Weak and reversed magnetic shear effects on internal kink and fishbone modes

TL;DR

The paper tackles how weak and reversed magnetic shear shapes internal kink and fishbone instabilities in tokamaks under energetic particle driver. It uses a hybrid kinetic-MHD model implemented in NIMROD to perform linear simulations in a circular limiter configuration, varying q profiles, energetic particle beta fractions, and internal transport barrier parameters.

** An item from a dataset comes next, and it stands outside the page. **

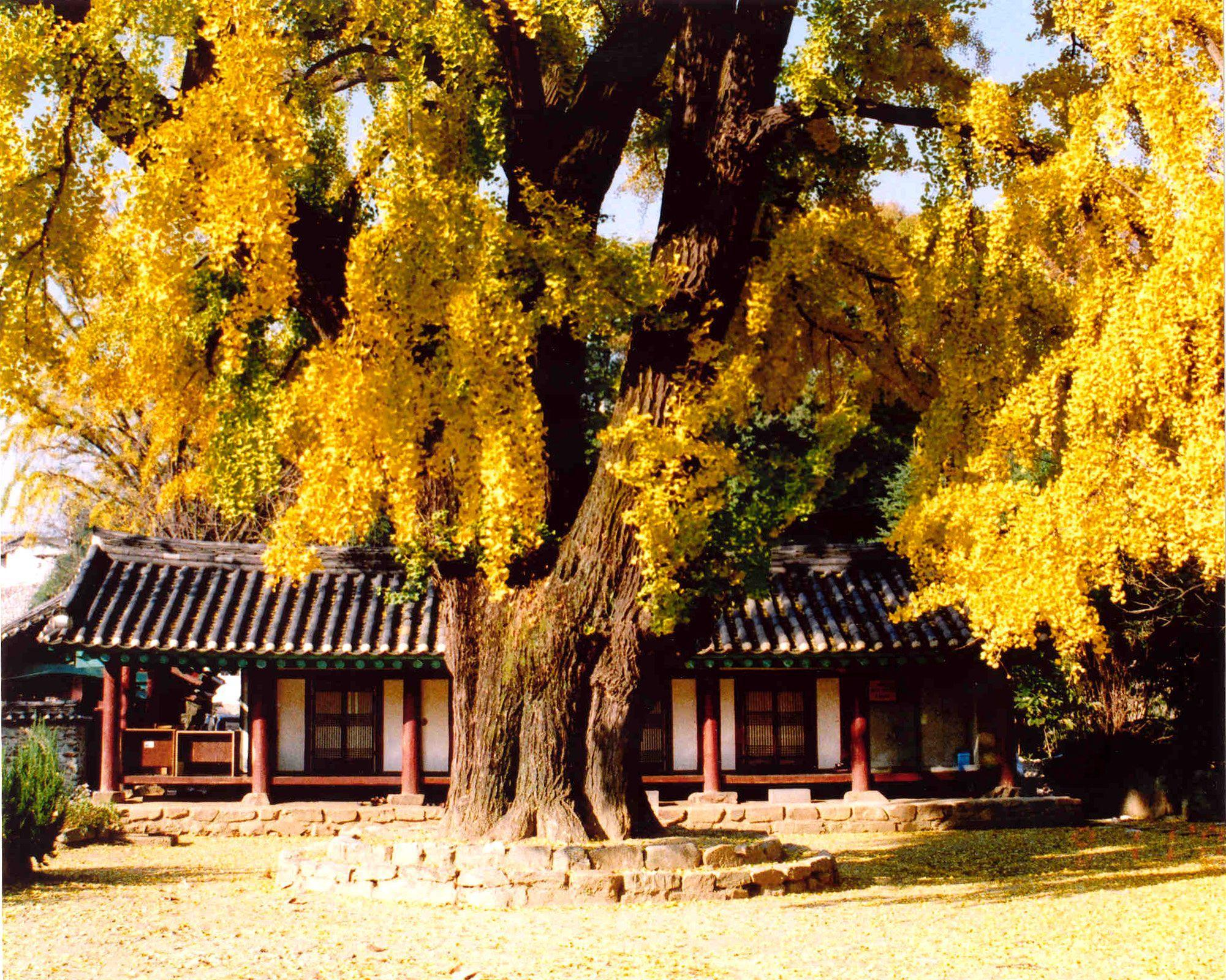 Ginkgobaum aufgenommen in Hyanggyo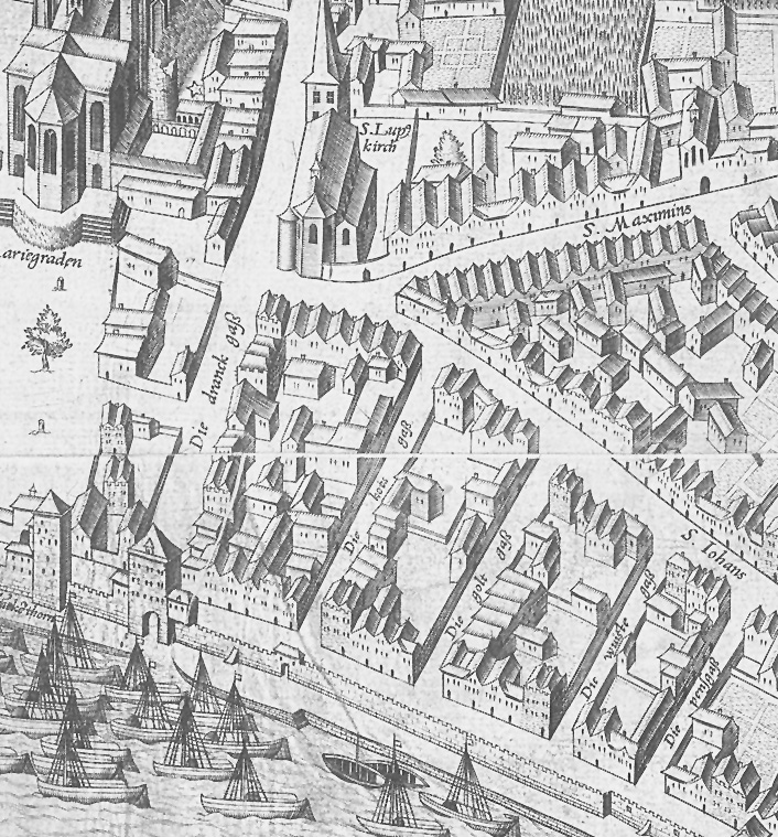 Ausschnitt des Mercator - Stadtplanes, Bereich Köln, Vorstadt Niederich, Trank- Kotz- Goldgasse und Rheinufer

The results show a nonmonotonic stabilization of the resonant kink by reversed shear, EPs can shift the balance between kink and fishbone and even promote double kink/double fishbone structures, and nonresonant modes follow a Delta q stabilization with a beta_f–dependent threshold; ITB shaping further strengthens stabilization. These findings provide actionable insights for optimizing q-profile shaping and ITB formation to suppress deleterious MHD activity in advanced tokamak scenarios.

Abstract

Advanced tokamak scenarios often feature weak or reversed magnetic shear configurations. In this study, the hybrid kinetic-MHD model implemented in the NIMROD code is used to investigate the effects of reversed magnetic shear on internal kink and fishbone mode in a circular shaped limiter tokamak. In the absence of energetic particles (EPs), the mode growth rate initially increases and then decreases as the magnetic shear changes from positive to negative, indicating stabilizing effects of the reversed magnetic shear on the internal kink mode. In the presence of EPs, when the reversed magnetic shear region is sufficiently narrow, the transition from internal kink/fishbone modes to double kink/fishbone modes takes place, and the stabilizing effects of the reversed magnetic shear can significantly dominate the destabilization of EPs. For non-resonant modes, the EP beta fraction $β_f$ for excitation increases with $q_{min}$, concurrent with progressively lower growth rates in non-resonant fishbone modes. When the equilibrium profile has an internal transport barrier (ITB), broader ITB widths suppress internal kink modes more effectively, whereas steeper temperature gradients strengthen EP stabilization.

Figures (12)

• Figure 1: (a) Equilibrium pressure profile and (b) $q$-profiles as functions of normalized minor radius $\rho$ with various magnetic shear $\hat{s}$ at $q=1$ surface. (c) Equilibrium magnetic flux-aligned mesh for poloidal plane used in NIMROD simulations.
• Figure 2: Normalized growth rates of the $(m,n)$=$(1,1)$ mode as functions (a) the magnetic shear $\hat{s}$ at $q=1$ surface and (b) the minimum of $q$ profile $q_{min}$ in absence of EPs.
• Figure 3: Pressure perturbation contours of the $1/1$ kink mode in absence of EPs for the magnetic shear (a) $\hat{s} =-0.8$, (b) $\hat{s} = -0.2$, (c) $\hat{s} = 0$, (d) $\hat{s} = 0.7$, (e) $\hat{s} = 0.8$ at $q=1$ surface.
• Figure 4: (a) Normalized growth rates and (b) real frequencies as functions of the magnetic shear $\hat{s}$ at $q=1$ surface for $\beta\rm_f=0.1, 0.5$.
• Figure 5: Normalized growth rates and real frequencies as functions of the EP beta fraction $\beta\rm_f$ for (a) $\hat{s}=-0.2$, (b) $\hat{s}=0$, (c) $\hat{s}=0.2$ at $q=1$ surface.